By the time I met with my doctor, I was ready to go home. I asked, since my scan was clean, could we just skip the chemo this week?

Why, yes! Yes, we can!

No chemo! What?? Woo hoo!

There’s more to it than that. I am getting ready for an allogeneic stem cell transplant and because of my tendency to relapse relatively quickly, the less amount of disease I have in my body, the better. So, it depends on the donor. If the donor can be ready within the next month, then I forego anymore treatments, until the actual transplant. If the donor needs more time than that, then I will have another chemo treatment to tide me over until transplant.

The transplant is not an easy treatment. It’s going to be tough and I want as much time as possible to strengthen my body and my mind before I go into this battle. The transplant is also magical. A miracle of modern science. And I am lucky to have the option in front of me.

Thank goodness, I have such a strong support system. I say what I need and I am heard. It’s especially satisfying that I have this type of relationship with my doctor. It wasn’t always that way.

It’s been a terrible and tough year and I am so grateful for my family and my friends, who took care of me when I needed it, who held me when I was sad, who smiled when I could not and who reminded me how incredibly lucky I am. I would say, “There are no words for how I feel.” But, it is not true! I have tons of word to express.

I am off to enjoy this precious week. And unlike my dear friends in the Northeast, it is sunny and beautiful over here. The perfect time of year to be out in nature. I wish I could send you all some sunshine!

love and light and whatever makes you happy.

HealeyOr

photo (2)

I love musicals. I do. Seriously.

musicalcollage

When I was 7 years old, a family member bought me the record (yes, a record) of the Little Shop of Horrors soundtrack.

That was the beginning of my love for musicals. I ran around the house singing “Feed Me” and “Dentist” like it was my job.

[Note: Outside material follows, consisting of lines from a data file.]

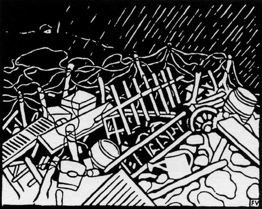 Félix Vallotton - Le guetteur 1916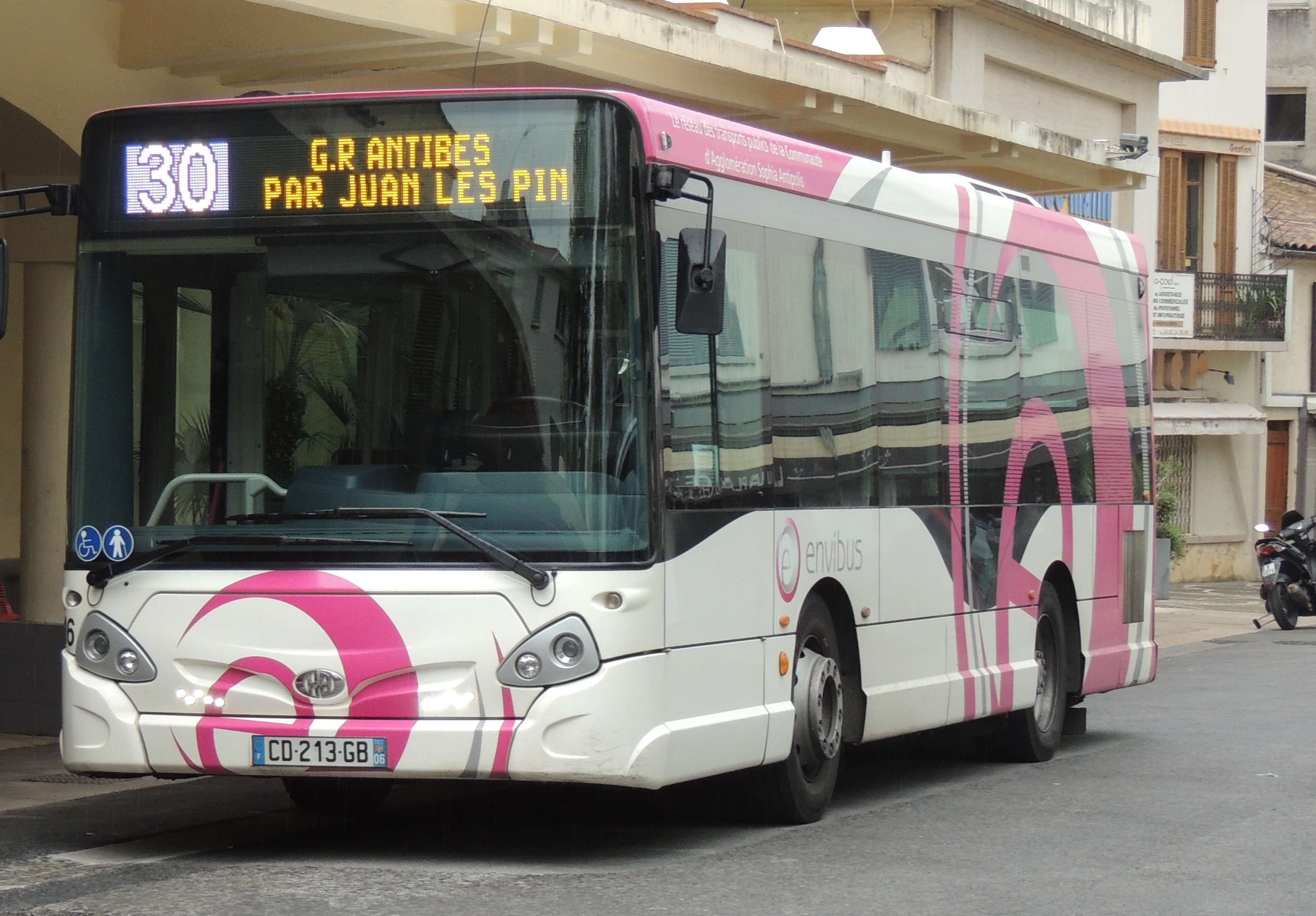 bus 30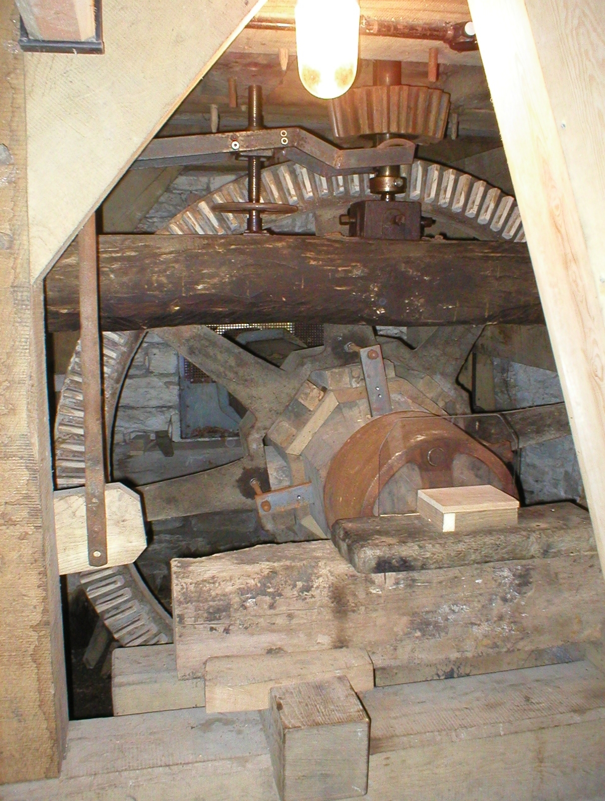 Das Bild zeigt das Eckgetriebe eines der Mahlgänge. Zusehen sind ausgehend von dem massiven Balken in der Bildmitte das senkrecht nach oben abgehende Mühleisen. Das Ritzel ist ausgehängt, so dass trotz sich drehenden Mühlrades nichts angetrieben wird. Links die massive Eisenstange gehört zum Lichtewerk zum anheben und absenken des Läufersteins.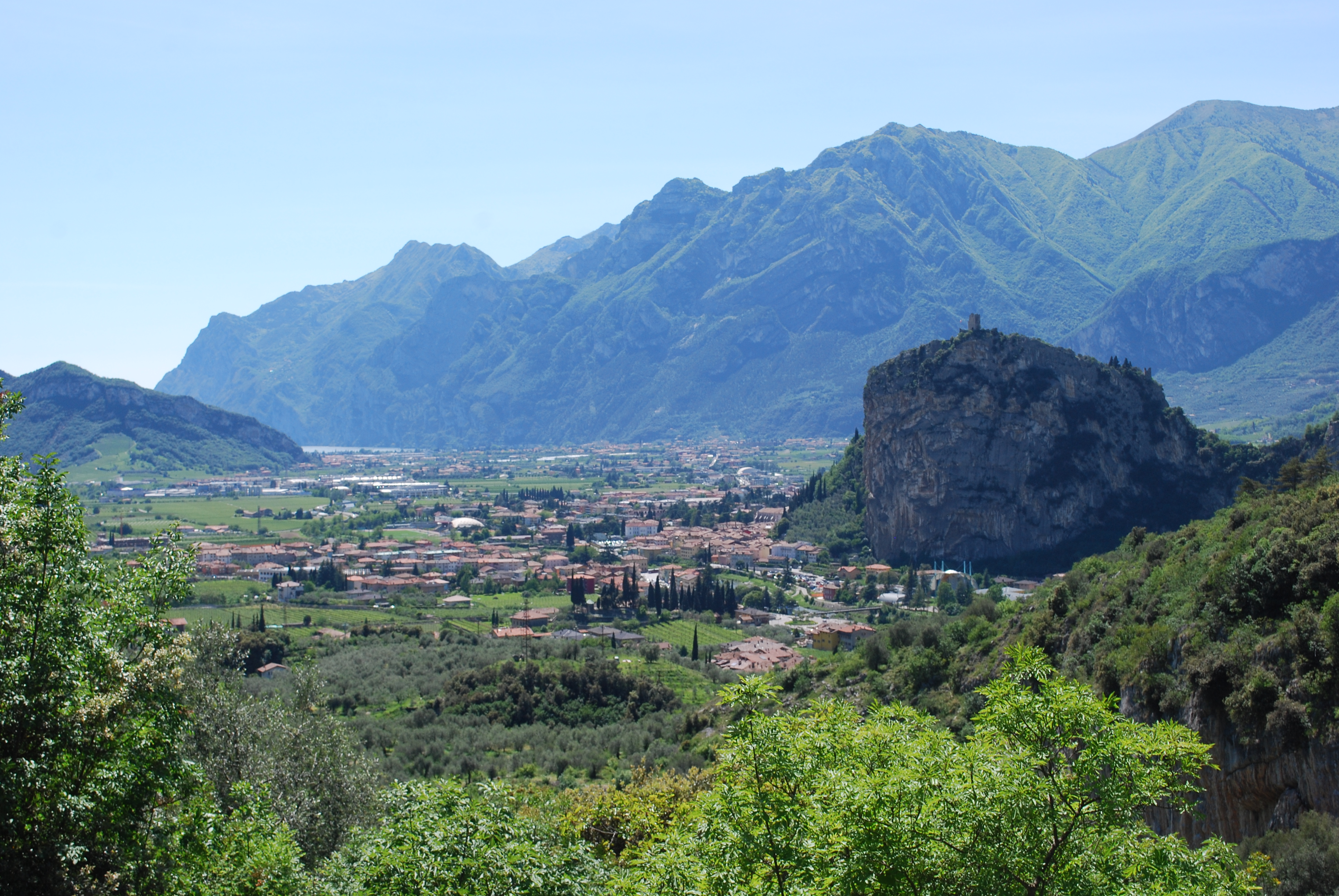 Arco from massone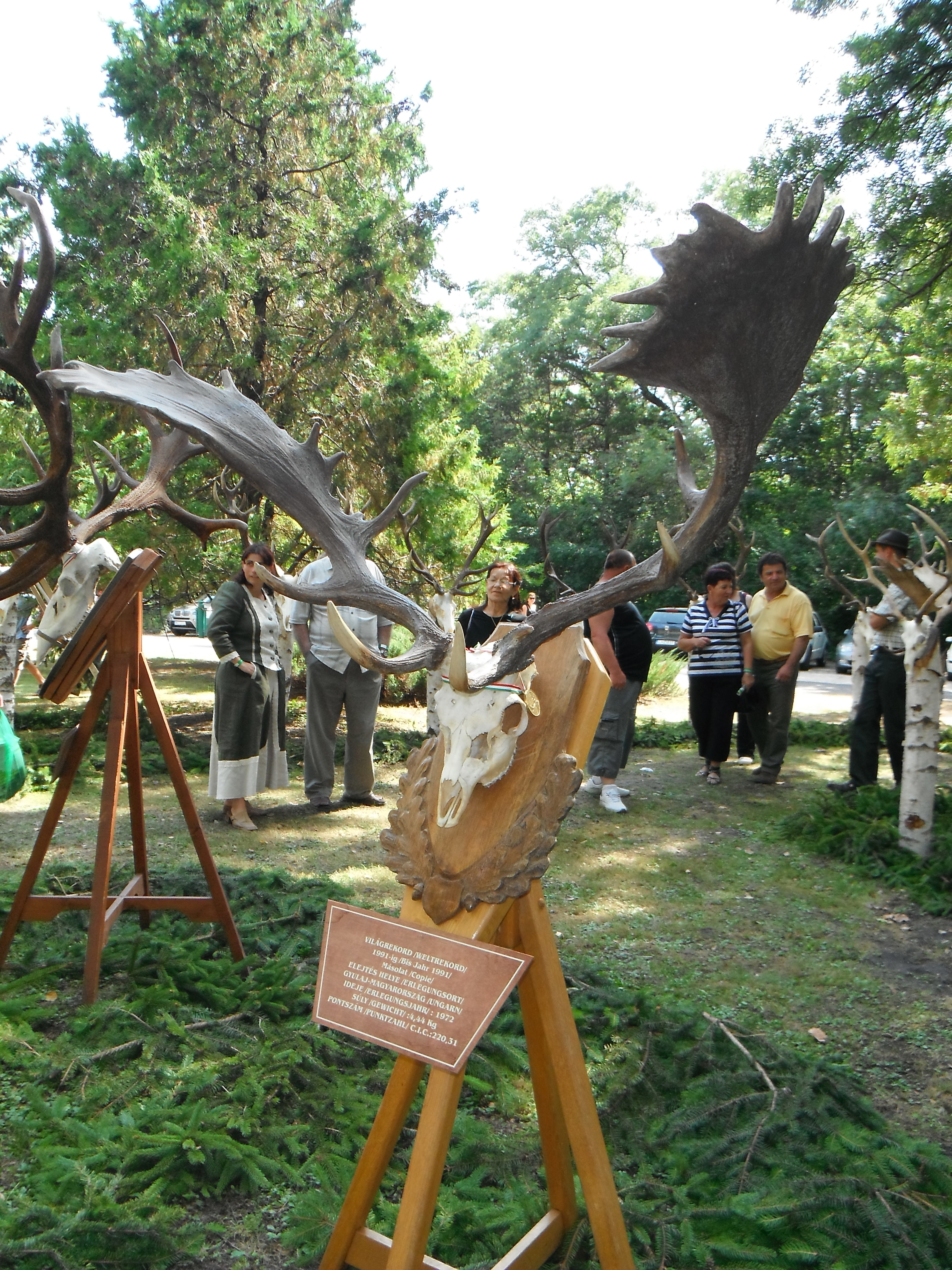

In high school, I was cast in every musical we put on. I loved it.

My favorite musical of all time is Hair. I dream that one day I will produce and star in a modern version of this blessed love song to the 60’s. No joke. It’s on my bucket list.

I also love Rent, Les Miserables, Annie, A Chorus Line, Sweeney Todd and many, many others.

Rent speaks to the Healey of the 90’s. Les Miserables makes me feel like a French revolutionary prostitute trying to survive. Sweeney Todd gives me a peek into the mind of a broken man who turns to violence to get relief. And Hair…oh Hair. It makes me feel like I’m a hippie, burning my draft card and my bra, taking LSD and trying to understand the nature of existence. Good stuff. It’s a glimpse into so many different settings and lives. When the story and music are written and performed well, of course.

When I’m feeling down, I put on my musical playlist and I belt in the style of Bette Midler or Bernadette Peters. I imagine I am standing in front of my audience (In my fantasy, they are usually dressed in 50 or 60’s garb) and I sing.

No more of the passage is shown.